Please review whether PPI, EasyDMA, etc. are implemented well.

And I use 2 channels for ADC sampling with DIFFRENTIAL Mode. It takes a register value and calculates the actual voltage value using the following formula:

#define FULL_REF_VOLTAGE_IN_MILLIVOLTS   	600.0f                                     /**< Reference voltage (in milli volts) used by ADC while doing conversion. */
#define FULL_PRE_SCALING_COMPENSATION    	6.0f                                       /**< The ADC is configured to use VDD with 1/3 prescaling as input. And hence the result of conversion is to be multiplied by 3 to get the actual value of the battery voltage.*/
#define FULL_ADC_RES_10BITS             	1024.0f                                    /**< Maximum digital value for 10-bit ADC conversion. */

#define FULL_VOUT_IN_MILLI_VOLTS(ADC_VALUE)\
				((((ADC_VALUE) * FULL_REF_VOLTAGE_IN_MILLIVOLTS) / FULL_ADC_RES_10BITS) * FULL_PRE_SCALING_COMPENSATION)

Is it correct to use this formula?

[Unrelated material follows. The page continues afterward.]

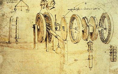 рисунок Леонардо да Винчи - Трансформация переменного движения в непрерывное
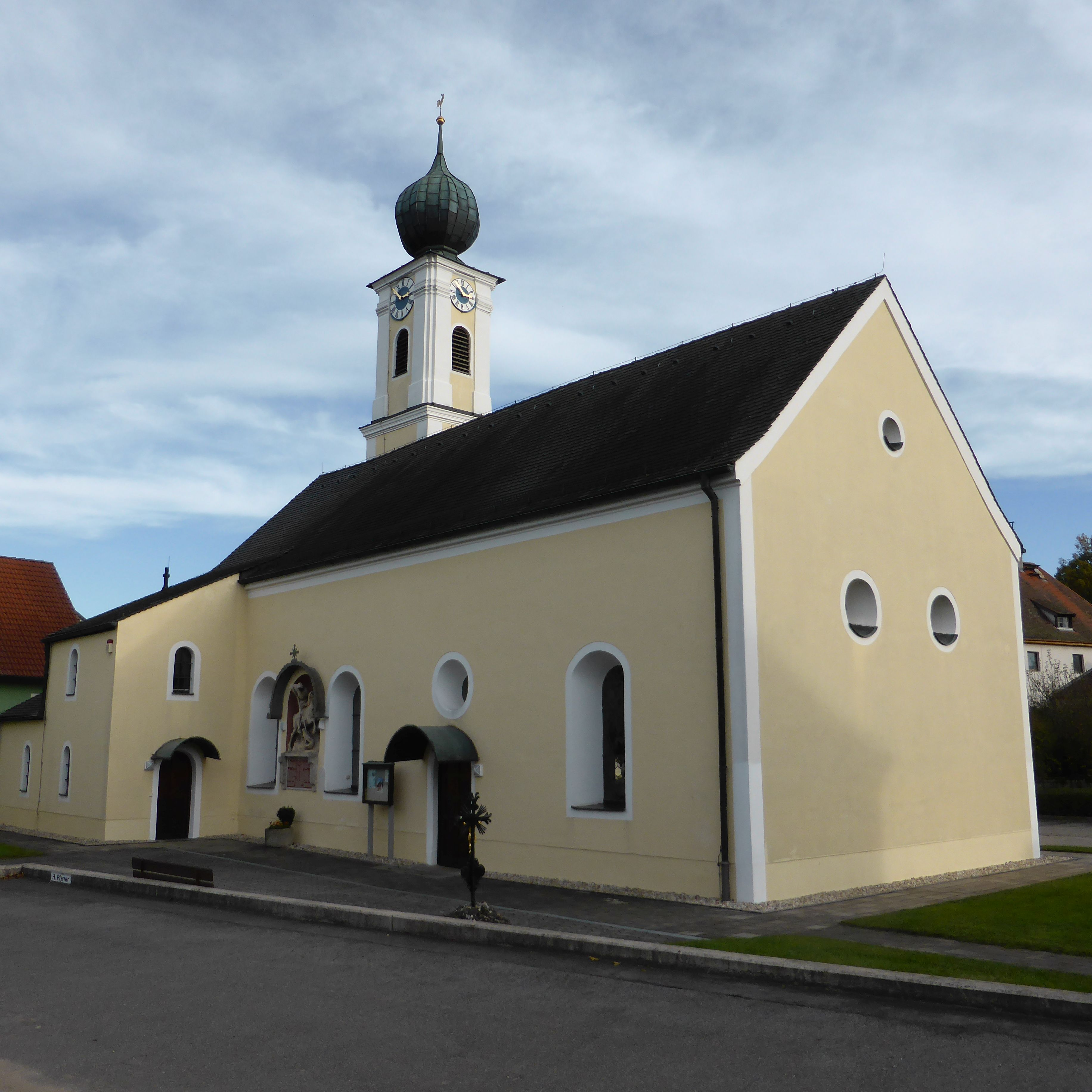 Holzheim am Forst (Bubach am Forst, Kirche St. Peter und Paul-1)

Or should the formula be changed?

Best Regards,

SunBae Yim.

Hello again, SunBae Yim

ParanBada said:

Why is there a delay when the ADC only samples through the PPI?

Thank you for sharing the source code used for the measuring.
The GPIO is being set by the CPU when it goes to process the SAADC DONE event, which is not necessarily immediately after the SAADC has performed a sampling. The CPU could be busy handling a higher level interrupt, such as any SoftDevice activity, and thus the processing of the DONE event could be delayed. This is likely what is happening in your measurements.

If you want the GPIO to accurately portray when the DONE event occurs you should instead have a PPI channel connect the DONE event and a GPIO toggle task. This way, you will see that the DONE event is actually generated as soon as the sampling finishes, which should be [t_CONV + t_ACQ] after the 62.5 kHz pulse.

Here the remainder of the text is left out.